Very few of the tongs sell cigarettes, so if that is your poison of choice, you might need to look for a while. They don’t call it the green city for nothing! Here’s a fun fact, given how seldom Shahis smoke, the moment you light a cigarette, you could be the only person that is smoking anything in Rajshahi, so reflect on that if you have ever smoked/plan on smoking in Rajshahi.

People who talk a lot should logically be liberals because that would let them talk about anything and everything, right? It makes sense that the Shahis are pretty liberal. A woman could be wearing whatever she pleases and nobody would turn around or comment on her apparels. Women can travel on their own without worrying for safety. Children, upon coming of age, are given liberty of choosing their spouse. My friend at Rajshahi had been learning Taekwondo, which would seem bold had she been from any other part of the country. Their libraries contain controversial and/or banned books, mentioning the names of which could cause my article to never be published. I am however allowed to let you in on this much, if you are a lit-enthusiast, the libraries will provide you an experience you will not forget.

Poddar Paar

Credit: Raiyan Hossain

Apart from the people and the libraries, Rajshahi City does not have much to offer, except the riverbanks. The riverbanks are the most beautiful parts of Rajshahi. There are two popular riverbanks, the I-baadh and the T-baadh. The names come from the shape of the dam (baadh). I-baadh is more open; during the day you can find boats to pass the time. If you have a big enough group, you could hire a boat for yourself and set to the river, and gaze at the blue that you would probably not find elsewhere (St Martin’s is different and it doesn’t count). T-baadh is different, because the bank contains rocks of various shapes and sizes. There is an estuary here, which makes for a beautiful portrait during sunshine. At night, it is fun just sitting on a rock silently and waiting till late as the wind comes crashing against your chest; because it is going to get real quiet real soon and then all you’ll hear are snakes flipping in the water below you. The stars will be your company for the night, and if you are lucky to have a full moon, be ready for the best sober party of your life.

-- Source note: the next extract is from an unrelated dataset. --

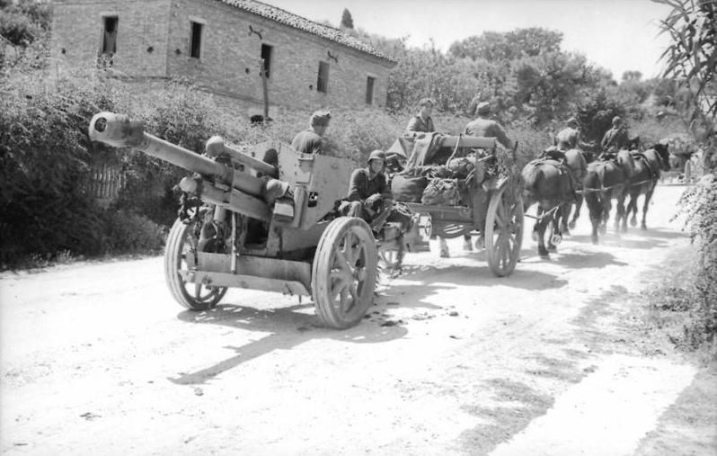 Ostfront.- Drei Artilleristen an leichter Haubitze mit gegossenen Speichenrädern und Hartgummireifen für motorisierten Zug in Feuerstellung / beim Abschuss
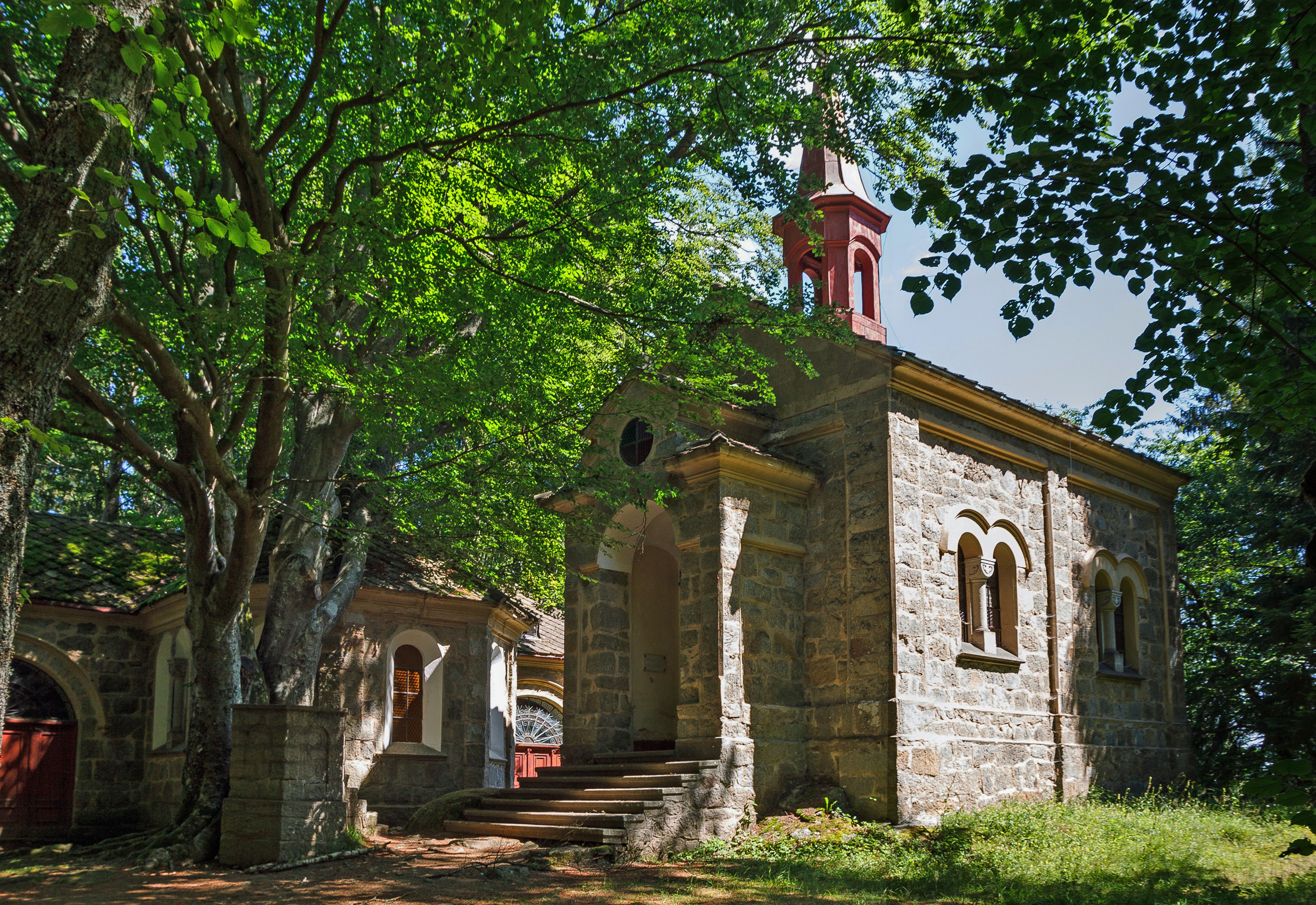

Close by, some 20 minutes away stands Oddvar Munksgaard Park, locally known as Podda Garden. This is the Rajshahi equivalent of Rabindra Sarobar. It has tiny food-courts and cute decorations on trees. This is the perfect place inside Rajshahi to come to with your friends and enjoy some street food on the riverbank. If you ever plan to come to Rajshahi, Podda should hold the most priority among places you want to visit.

Rajshahi is pretty cold, so it’s best to carry a sweater at all times. This city sleeps early, however the streets are mostly safe. Being nice and gentle will go a long way here. Roaming around the campuses of Rajshahi University and RUET were also pretty fun. Students from RUET even managed a room for us to stay inside their dormitories, so that we did not need to go through the hassle of finding a hotel. People cry over bittersweet memories, it’s hard to accept that a particular journey would yield only good things. Having already traveled to all the major cities in the country apart from this one, I would have never thought such kind-hearted people exist in Bangladesh. Human is mistaken, and human learns.